2018 Progress Assessment of the New York Declaration on Forests

 

Unsustainable activities are driving increased forest loss

Forests have the potential to provide at least 30 percent of the solution to keep global temperature rise below 2 degrees, yet our forests are disappearing faster than ever. Forests, if well managed and protected, absorb huge amounts of carbon dioxide to produce the oxygen we need to survive.[i] While there are signals that the international community understands the mitigation value of forests, current efforts to stop forest loss are not enough. In 2017, tropical forests emitted 4.6 gigatons of carbon dioxide into the atmosphere – more than four times the average annual value between 1990 and 2010 – and the second highest carbon loss on record after 2016.[ii] From 2014-17, average annual emissions from gross tree cover loss increased in over 70 tropical forested countries compared with a 2001-13 baseline. Among the highest rates of forest loss occurred in West Africa.[iii] However, there were also positive developments: deforestation rates have gone down in Paraguay, and tree cover loss in Indonesia’s primary forests decreased by 60 percent in 2017 relative to 2016, corresponding to a decrease of 0.2 gigatons of CO2.[iv]

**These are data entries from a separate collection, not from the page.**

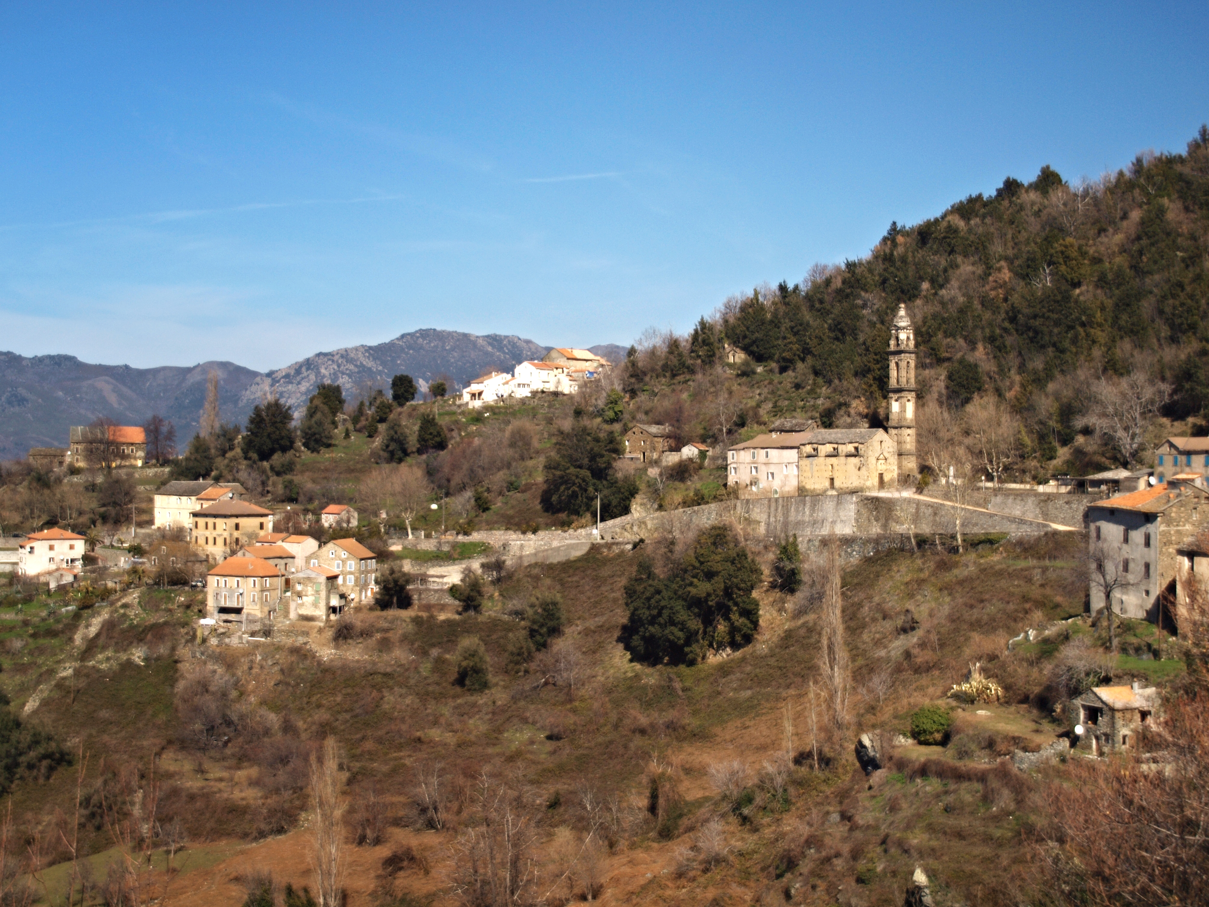 Castello-di-Rostino, Rustinu (Corse) - Vue de l'église Santa Maria Annunziata de Pastureccia et des hameaux de Barinciasche et du Gustalbiu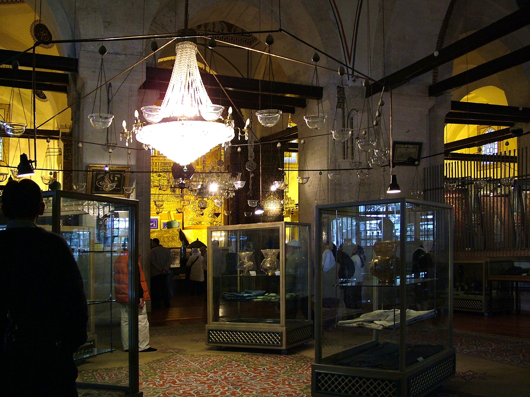 Mevlana kolostormúzeum (Konya, Törökország)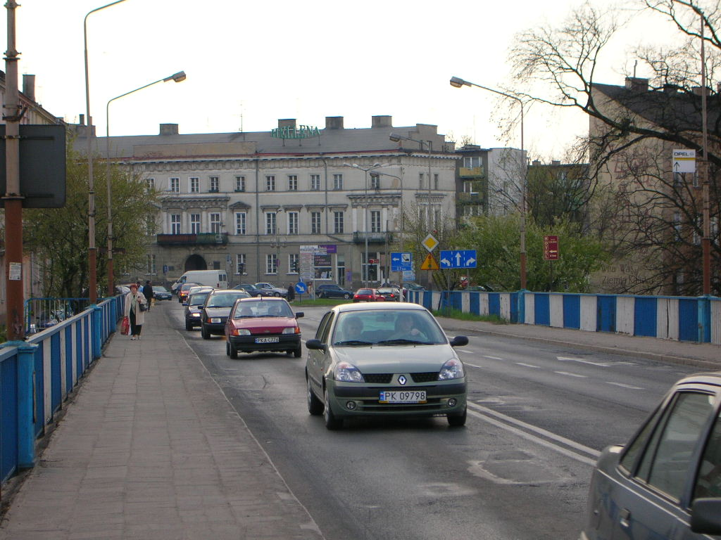 Most Warszawski w Kaliszu. Autor : Bartek Wawraszko (Bast)

Unsustainable consumption, increased wealth, growing populations and changing diets put increasing pressure on natural ecosystems. Agricultural expansion accounts for about 80 percent of global deforestation, mostly due to the production of commercial goods such as palm oil, soy, beef, and timber products.[v] Resource-based economic development also threatens the forest frontier. Worldwide, almost a fifth of deforestation is caused by infrastructure development, mining, and oil and gas extraction.[vi] These activities work synergistically to threaten forests and other ecosystems and the Indigenous Peoples and local communities who protect them: investing in roads and energy infrastructure enables access to previously untapped natural resources, while the financial returns of mining and extraction provide justification for more infrastructure development.[vii] At the community level, basic needs activities such as subsistence agriculture, fuelwood collection, and other activities may contribute to forest loss and degradation.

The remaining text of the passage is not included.